Буржуазно-философская критика культуры — достаточно вспомнить о Хайдеггере — была весьма склонна к тому, чтобы сублимировать общественную критику в чисто философскую, превратить по сути своей общественное отчуждение в вечное «условие человеческого существования», если употребить возникший позже термин. Легко уяснить, что этот способ изложения, характерный для «Истории и классового сознания», отвечал таким установкам, пусть даже автор следовал в этой книге другим, прямо противоположным идеям. Хотя отчуждение, отождествленное с опредмечиванием, рассматривалось как общественная категория (социализм как раз и должен ликвидировать отчуждение), однако неустранимость его существования в классовых обществах и, прежде всего, его философское обоснование сближали, тем не менее, это понятие с понятием «условие человеческого существования».

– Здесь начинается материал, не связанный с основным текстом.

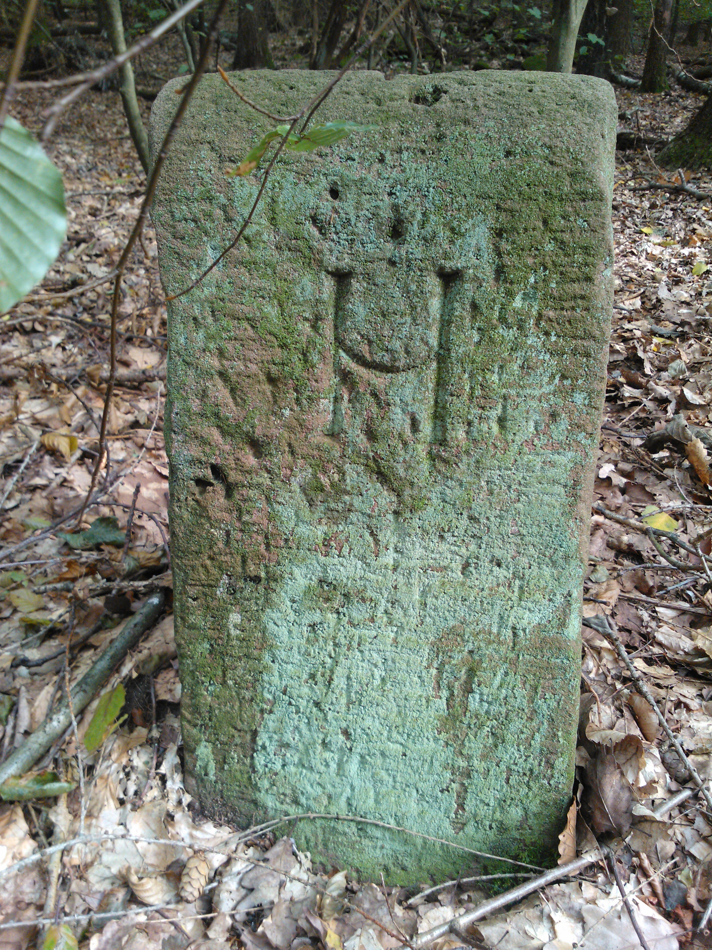 Ein Gemarkunsgstein am westlichen Rand des Jagschlosses mit einem "H" für den Ort Hetzbach

Это является следствием вновь и вновь акцентируемого в книге ложного отождествления противоположных категорий. Ведь опредмечивание на самом деле есть неустранимый способ проявления общественной жизни людей. А если принять во внимание, что всякая объективация в процессе практики, и прежде всего сам труд, является опредмечиванием, что всякий человеческий способ выражения, как то язык, человеческие мысли и чувства, опредмечиваются и т. д, то становится очевидным: мы здесь имеем перед собой общечеловеческую форму общения между людьми. Как таковая, эта форма опредмечивания, конечно, является нейтральной в ценностном плане: правильное в той же мере представляет собой опредмечивание, как и ложное, освобождение, — как и порабощение. Лишь когда опредмеченные формы выполняют в обществе такие функции, которые порождают противоречие между сущностью человека и его бытием, которые посредством общественного бытия угнетают, искажают, уродуют человеческую сущность и т. д., тогда возникают объективные общественные отношения отчуждения и, в качестве его необходимого следствия, все субъективные признаки внутреннего отчуждения. Этот дуализм не был распознан в «Истории и классовом сознании». Отсюда проистекают сложность и перекос в фундаментальной философско-исторической концепции книги. (Что феномен овеществления, чрезвычайно родственный феномену отчуждения, но ни социально, ни категориально не тождественный с ними, тоже употреблялся в книге в качестве синонима отчуждения, — это следует заметить только мимоходом).
Эта критика основных категорий не может быть исчерпывающей. Но даже при неукоснительном ограничении центральными вопросами следует хотя бы вкратце упомянуть отрицание аспекта отражения в познании [характерное для «Истории и классового сознания»]. Оно имеет два источника. Первым было глубокое отвращение к механическому фатализму, который обыкновенно шел рука об руку с механическим материализмом, и против которого страстно протестовал мой тогдашний мессианский утопизм, протестовало доминирование практики в моем мышлении, каковой протест опять-таки не был совершенно не обоснованным. Второй мотив проистекал из осознания истоков и укорененности практики в труде. Самый примитивный труд, уже простой отбор камней первобытным человеком, предполагает правильное отражение действительности, с которой он непосредственно соприкасается. Ни одно телеологическое полагание невозможно успешно осуществить без какого-то, пусть даже самого примитивного, непосредственного отображения действительности, которая этим полаганием практически подразумевается. Практика может быть выполнением и критерием теории лишь потому, что в основе всякой практики онтологически, в реальном качестве предпосылки лежит отображение действительности, рассматриваемое как правильное отображение. Здесь неуместно было бы останавливаться на деталях возникшей при этом полемики, на правомерности отрицания фотографического характера отражения, которое ему приписывается расхожими теориями отражения.